Peki bu başarı üzerine diğer oyun firmalarının tepkisi ne oldu dersiniz? En basit örneği EA, The Sims serisinin yapımcısı Maxim firmasında değişikliklere gitti. Bilgisayar ve konsol için piyasaya çıkacak tüm The Sims oyunlarının fişini çekti. The Sims geçtiğimiz yıllardan itibaren sadece microtransaction sistemine odaklanan Facebook ve Mobil oyunlar olarak hayatına devam etmeye başladı.

The Sims bu konudaki en ünlü örneklerden birisi. Geçen 5 yıl içerisinde adı duyulmuş ya da duyulmamış sayısız tek kişilik ve senaryo odaklı oyun projesi iptal edildi. Bazıları üstelik şaşalı tanıtımlardan sonra bu kaderi paylaştı.
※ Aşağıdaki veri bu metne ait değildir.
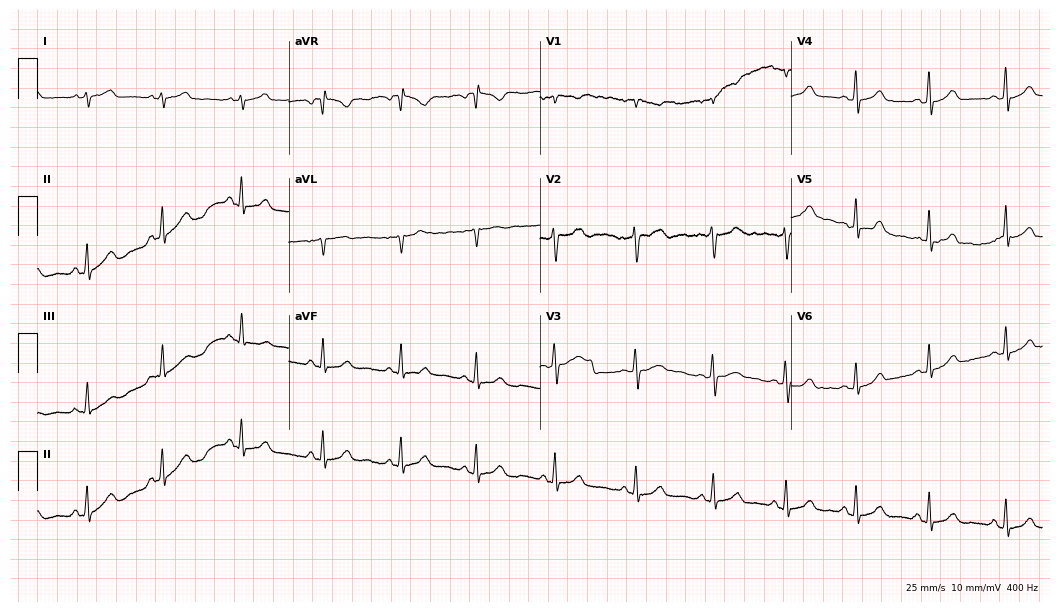
Electrocardiogram, a female, 30 years old. Overall reading on record: normal ECG.

Kısa sıra sonra World of Warcraft gibi sektör devleri de bu sistemi mevcut yapılarının içine uyarladı. FIFA, PES, Mortal Kombat, WWE, NBA 2K gibi aklınıza gelebilecek sektörün tüm ağır topları, microtransaction sayesinde oyunculara birden fazla kez satış yapabiliyor. Temel olarak oynanışı tam olarak etkilemeyen bu yöntem daha fazlasını daha hızlı şekilde elde etmek isteyen oyuncuları hedefliyor.

Bazı firmalarsa, insanların herkesten farklı olma güdüsünü kullanıyor. Örneğin, Real Racing serisinde, Ferrari kullanmak istiyorsanız 800 lirayı gözden çıkarmanız gerekiyor.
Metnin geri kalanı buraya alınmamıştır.